Skyline rocketry club to compete at nationals

For the third time in four years, the Skyline High School Physics/Rocketry Club has qualified for Team American Rocketry Challenge, their national competition which will take place outside of Washington, D.C. on May 10. The club is eager to beat its 2013 score, ranking them the 71st best rocket-launching team in the country.

For the third time in four years, the Skyline High School Physics/Rocketry Club has qualified for Team American Rocketry Challenge, their national competition which will take place outside of Washington, D.C. on May 10. The club is eager to beat its 2013 score, ranking them the 71st best rocket-launching team in the country.

The Team America Rocketry Challenge is an annual competition sponsored by the Aerospace Industries Association (AIA) and challenges students in grades 7–12 to work in groups to design, construct and launch a rocket built to specific requirements and to meet specific goals. The requirements and goals change each year. Participants, in addition to bragging rights, are competing for $60,000 in scholarships and prizes.

Rebecca Fowler, physics club advisor, explained that this year’s competition goal was to fly two raw hens’ eggs in a rocket, with a mass of less than 650 grams, to an altitude of exactly 825 feet and stay in the air (from lift-off to landing) for 48 to 50 seconds. Skyline placed in the top 100, earning its spot in the national finals.

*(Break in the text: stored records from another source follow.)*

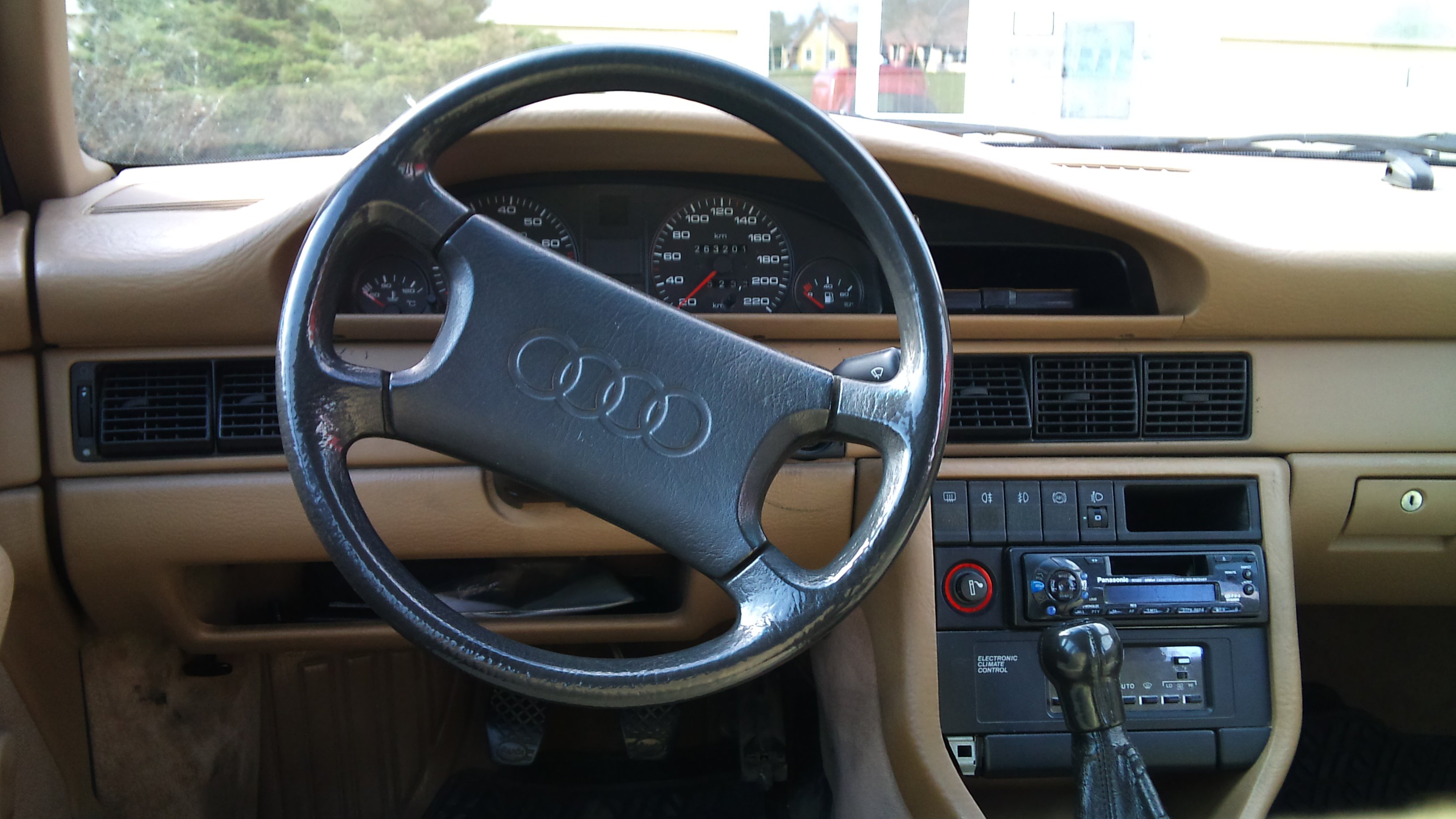 Innenraum eines Audi 100, Baujahr 1991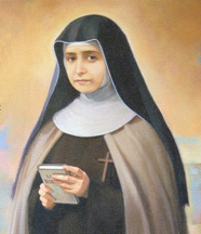 Блаженная Мария Тереза Иисуса (в миру Мария Скрилли), основательница Конгрегации Сестер Божией Матери Кармельской. Автор неизвестен.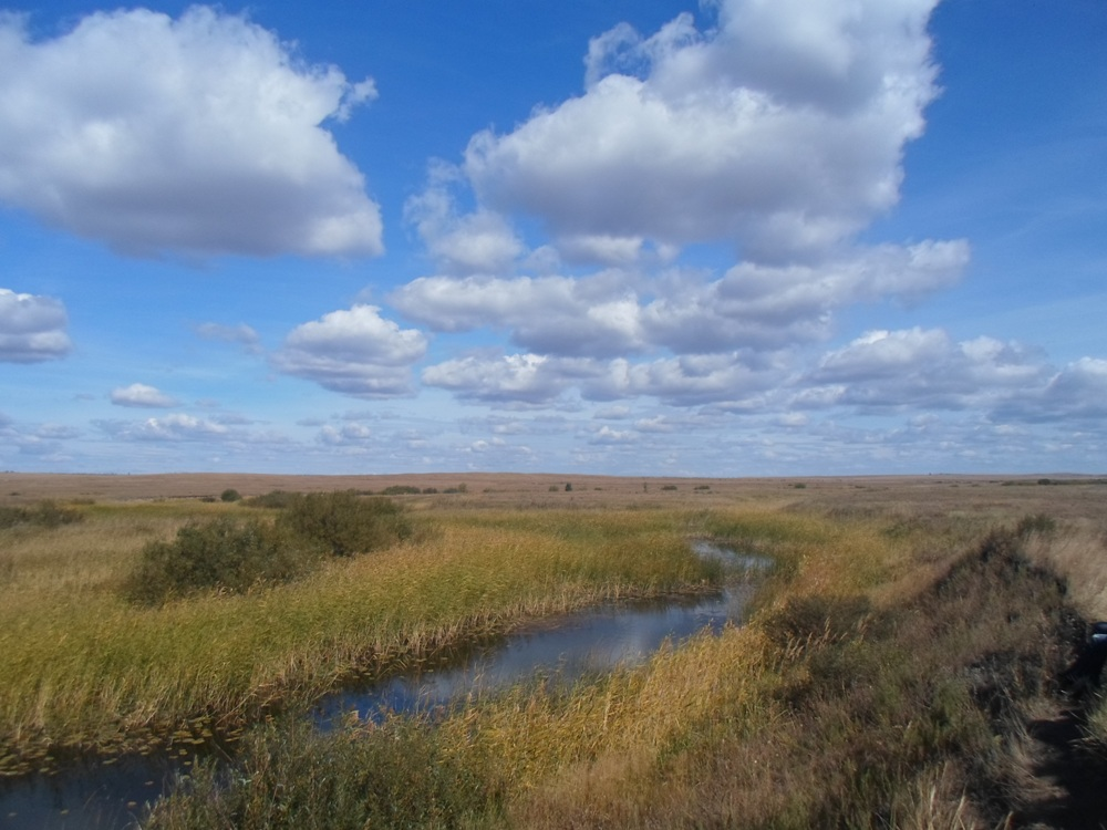 Аркаим, Брединский район This image is related to the protected area of Russia number 7410044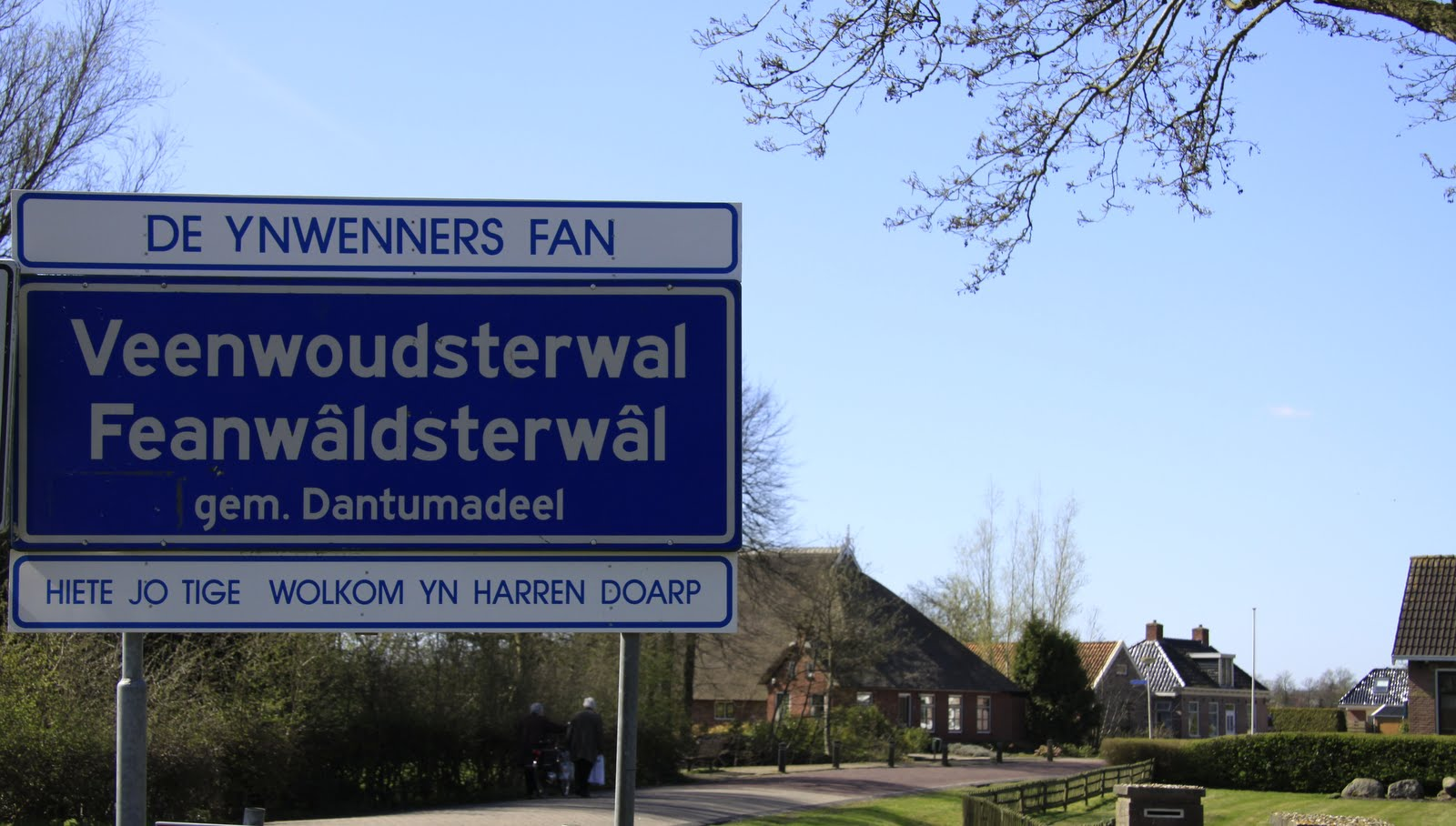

Fowler said that this year’s qualifying team includes five seniors and three sophomores. Three of the seniors have been on the team since they were freshmen and it is the third time they have qualified for the national competition.

“The kids have been working on the design since the beginning of the year,” Fowler said. “Most of first semester was filled with designing and doing computer simulation tests, as well as ordering materials. Just before the end of first semester, they began the actual construction of the rocket and it was completed by the end of February.”

Fowler said they had some challenges due to weather conditions, but they did get several launches off the ground with scores that were good enough for an invitation to the national fly-offs.

The rocketry club leaves May 8, with the national competition Saturday, May 10. Fowler said that Skyline is one of two schools in the state to qualify this year. The other is Newport High School in Bellevue.